Our client, a German car manufacturer, wanted to predict daily materials consumption based on the type and number of parts sent to the production hall on a given day. The purpose of daily consumption prediction was to minimize waste and save unnecessary purchases.
The client turned to the data scientists from Stermedia to verify the idea of the internal team and refine the business side of the project. Furthermore, they expected Stermedia to conduct data analysis using artificial intelligence (machine learning).
Firstly, our machine learning data scientists conducted a full business interview to understand the client’s needs and choose the most adequate approach. They collected information about the inner workings of the factory, the data the customer can provide, and the process of data gathering. In the next step, they tested several models for material consumption prediction and picked the best one.
The biggest challenge our team encountered is the small amount of data the client had. The number of different types of car parts entering the factory (data columns, or features) was far greater than the number of production days (data rows, or observations). To overcome that, regularized linear models with recursive feature elimination were used. Each model was built in an iterative fashion. Starting with all available features, in every iteration step, the least important feature was being removed. The steps were as follows:
The feature that enters the model was chosen with the help of correlation analysis. By the end of the process described above, each of the modeled values was assigned the optimal set of features to consider when making a prediction.
The plot on the left shows predicted material consumption in relation to the actual one. The closer the dots are to the diagonal, the better. In the plot on the right, the blue line is an actual material consumption, and yellow is a predicted consumption. The values are sorted for clarity. This way we can more easily focus on the days when a significant amount of material is consumed.
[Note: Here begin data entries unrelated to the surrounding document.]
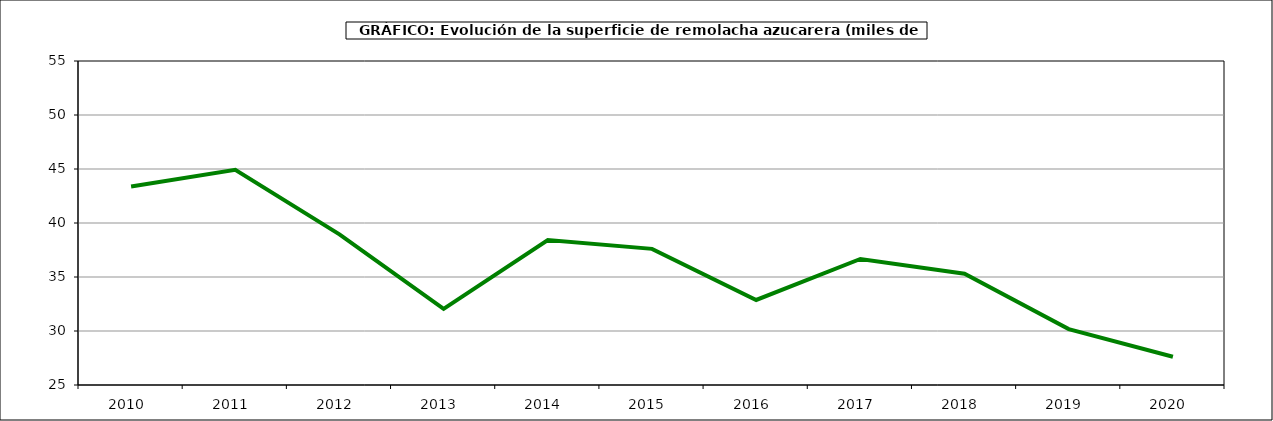
| Category | Superficie |
|---|---|
| 2010.0 | 43.382 |
| 2011.0 | 44.931 |
| 2012.0 | 38.952 |
| 2013.0 | 32.052 |
| 2014.0 | 38.414 |
| 2015.0 | 37.605 |
| 2016.0 | 32.874 |
| 2017.0 | 36.671 |
| 2018.0 | 35.297 |
| 2019.0 | 30.177 |
| 2020.0 | 27.621 |
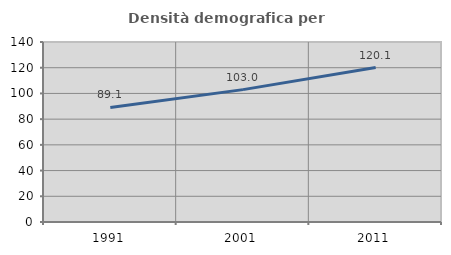
| Category | Densità demografica |
|---|---|
| 1991.0 | 89.096 |
| 2001.0 | 102.952 |
| 2011.0 | 120.12 |
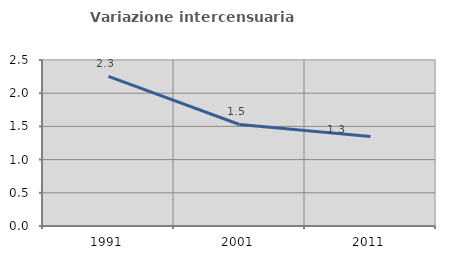
| Category | Variazione intercensuaria annua |
|---|---|
| 1991.0 | 2.254 |
| 2001.0 | 1.529 |
| 2011.0 | 1.348 |
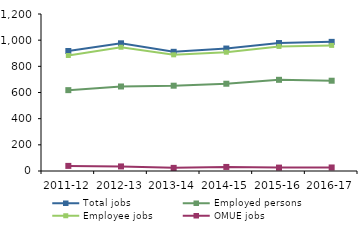
| Category | Total jobs | Employed persons | Employee jobs | OMUE jobs |
|---|---|---|---|---|
| 2011-12 | 917 | 618 | 883 | 39 |
| 2012-13 | 976 | 646 | 946 | 35 |
| 2013-14 | 911 | 652 | 888 | 24 |
| 2014-15 | 936 | 667 | 908 | 31 |
| 2015-16 | 978 | 697 | 952 | 26 |
| 2016-17 | 987 | 690 | 960 | 27 |
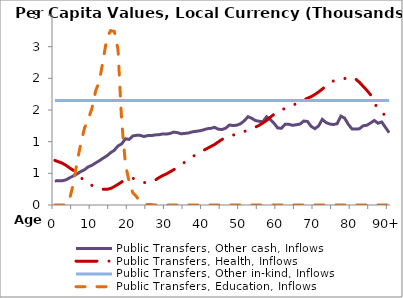
| Category | Public Transfers, Other cash, Inflows | Public Transfers, Health, Inflows | Public Transfers, Other in-kind, Inflows | Public Transfers, Education, Inflows |
|---|---|---|---|---|
| 0 | 380.429 | 704.291 | 1648.652 | 0 |
|  | 381.806 | 682.238 | 1648.652 | 0 |
| 2 | 383.182 | 660.185 | 1648.652 | 0 |
| 3 | 396.853 | 626.807 | 1648.652 | 0 |
| 4 | 430.007 | 584.403 | 1648.652 | 99.515 |
| 5 | 459.46 | 545.603 | 1648.652 | 344.686 |
| 6 | 490.847 | 483.741 | 1648.652 | 681.886 |
| 7 | 528.777 | 430.533 | 1648.652 | 973.07 |
| 8 | 557.55 | 387.608 | 1648.652 | 1219.418 |
| 9 | 602.621 | 349.121 | 1648.652 | 1352.168 |
| 10 | 627.128 | 308.591 | 1648.652 | 1530.348 |
| 11 | 665.052 | 283.511 | 1648.652 | 1806.449 |
| 12 | 700.159 | 264.921 | 1648.652 | 1953.814 |
| 13 | 740.038 | 248.766 | 1648.652 | 2292.134 |
| 14 | 775.6 | 247.469 | 1648.652 | 2632.075 |
| 15 | 825.786 | 260.737 | 1648.652 | 2753.252 |
| 16 | 864.277 | 290.456 | 1648.652 | 2741.037 |
| 17 | 932.382 | 326.402 | 1648.652 | 2455.303 |
| 18 | 966.218 | 363.775 | 1648.652 | 1311.603 |
| 19 | 1045.641 | 405.235 | 1648.652 | 643.488 |
| 20 | 1035.661 | 418.395 | 1648.652 | 364.876 |
| 21 | 1090.026 | 422.107 | 1648.652 | 191.042 |
| 22 | 1100.037 | 400.752 | 1648.652 | 131.544 |
| 23 | 1099.165 | 377.772 | 1648.652 | 45.703 |
| 24 | 1081.089 | 355.621 | 1648.652 | 15.696 |
| 25 | 1096.416 | 349.948 | 1648.652 | 7.679 |
| 26 | 1095.431 | 363.134 | 1648.652 | 5.841 |
| 27 | 1106.756 | 392.186 | 1648.652 | 0 |
| 28 | 1109.564 | 430.999 | 1648.652 | 0 |
| 29 | 1121.938 | 463.631 | 1648.652 | 0 |
| 30 | 1119.374 | 489.466 | 1648.652 | 0 |
| 31 | 1128.922 | 523.551 | 1648.652 | 0 |
| 32 | 1151.001 | 557.53 | 1648.652 | 0 |
| 33 | 1142.469 | 589.861 | 1648.652 | 0 |
| 34 | 1124.294 | 630.887 | 1648.652 | 0 |
| 35 | 1129.864 | 678.016 | 1648.652 | 0 |
| 36 | 1137.484 | 716.064 | 1648.652 | 0 |
| 37 | 1154.621 | 755.856 | 1648.652 | 0 |
| 38 | 1163.566 | 799.741 | 1648.652 | 0 |
| 39 | 1171.442 | 836.279 | 1648.652 | 0 |
| 40 | 1185.696 | 863.041 | 1648.652 | 0 |
| 41 | 1204.384 | 892.63 | 1648.652 | 0 |
| 42 | 1210.574 | 924.144 | 1648.652 | 0 |
| 43 | 1226.893 | 955.646 | 1648.652 | 0 |
| 44 | 1196.385 | 995.895 | 1648.652 | 0 |
| 45 | 1192.441 | 1034.582 | 1648.652 | 0 |
| 46 | 1213.287 | 1067.43 | 1648.652 | 0 |
| 47 | 1263.778 | 1089.04 | 1648.652 | 0 |
| 48 | 1253.926 | 1103.673 | 1648.652 | 0 |
| 49 | 1259.872 | 1128.411 | 1648.652 | 0 |
| 50 | 1283.924 | 1145.895 | 1648.652 | 0 |
| 51 | 1328.81 | 1160.826 | 1648.652 | 0 |
| 52 | 1394.739 | 1183.363 | 1648.652 | 0 |
| 53 | 1369.405 | 1202.345 | 1648.652 | 0 |
| 54 | 1333.328 | 1229.195 | 1648.652 | 0 |
| 55 | 1321.602 | 1258.339 | 1648.652 | 0 |
| 56 | 1314.665 | 1294.74 | 1648.652 | 0 |
| 57 | 1392.931 | 1334.287 | 1648.652 | 0 |
| 58 | 1350.637 | 1385.194 | 1648.652 | 0 |
| 59 | 1291.079 | 1431.848 | 1648.652 | 0 |
| 60 | 1216.279 | 1473.116 | 1648.652 | 0 |
| 61 | 1211.517 | 1504.516 | 1648.652 | 0 |
| 62 | 1275.495 | 1523.856 | 1648.652 | 0 |
| 63 | 1273.303 | 1548.101 | 1648.652 | 0 |
| 64 | 1257.798 | 1573.421 | 1648.652 | 0 |
| 65 | 1267.104 | 1599.81 | 1648.652 | 0 |
| 66 | 1277.581 | 1629.209 | 1648.652 | 0 |
| 67 | 1325.393 | 1657.752 | 1648.652 | 0 |
| 68 | 1319.54 | 1685.763 | 1648.652 | 0 |
| 69 | 1241.635 | 1710.402 | 1648.652 | 0 |
| 70 | 1204.893 | 1745.309 | 1648.652 | 0 |
| 71 | 1247.637 | 1784.451 | 1648.652 | 0 |
| 72 | 1352.449 | 1830.524 | 1648.652 | 0 |
| 73 | 1302.289 | 1878.565 | 1648.652 | 0 |
| 74 | 1278.094 | 1921.295 | 1648.652 | 0 |
| 75 | 1270.909 | 1959.071 | 1648.652 | 0 |
| 76 | 1283.614 | 1972.589 | 1648.652 | 0 |
| 77 | 1402.703 | 1981.801 | 1648.652 | 0 |
| 78 | 1373.095 | 1995.739 | 1648.652 | 0 |
| 79 | 1273.916 | 2014.159 | 1648.652 | 0 |
| 80 | 1201.165 | 2017.455 | 1648.652 | 0 |
| 81 | 1198.206 | 1987.879 | 1648.652 | 0 |
| 82 | 1203.667 | 1937.747 | 1648.652 | 0 |
| 83 | 1250.931 | 1873.056 | 1648.652 | 0 |
| 84 | 1259.401 | 1811.216 | 1648.652 | 0 |
| 85 | 1294.622 | 1740.649 | 1648.652 | 0 |
| 86 | 1334.989 | 1621.005 | 1648.652 | 0 |
| 87 | 1290.706 | 1507.779 | 1648.652 | 0 |
| 88 | 1311.151 | 1460.596 | 1648.652 | 0 |
| 89 | 1226.567 | 1414.242 | 1648.652 | 0 |
| 90+ | 1141.983 | 1367.889 | 1648.652 | 0 |

Pic. 1 Model predictions on a test dataset
It is worth mentioning that if more data were available, the team would most likely end up using random forests, neural networks, or gradient boosting methods like XGBoost or LightGBM. In this task though, classic regression models were the best choice.
As a result of this project, we improved the quality of materials consumption prediction by 15%, according to the weighted mean absolute percentage error. In a longer perspective, this prediction leads to more accurate planning and waste reduction in the manufacturing process.
In the above work, the models were prepared using the Jupyter Notebook environment for Python and the scikit-learn and pandas libraries.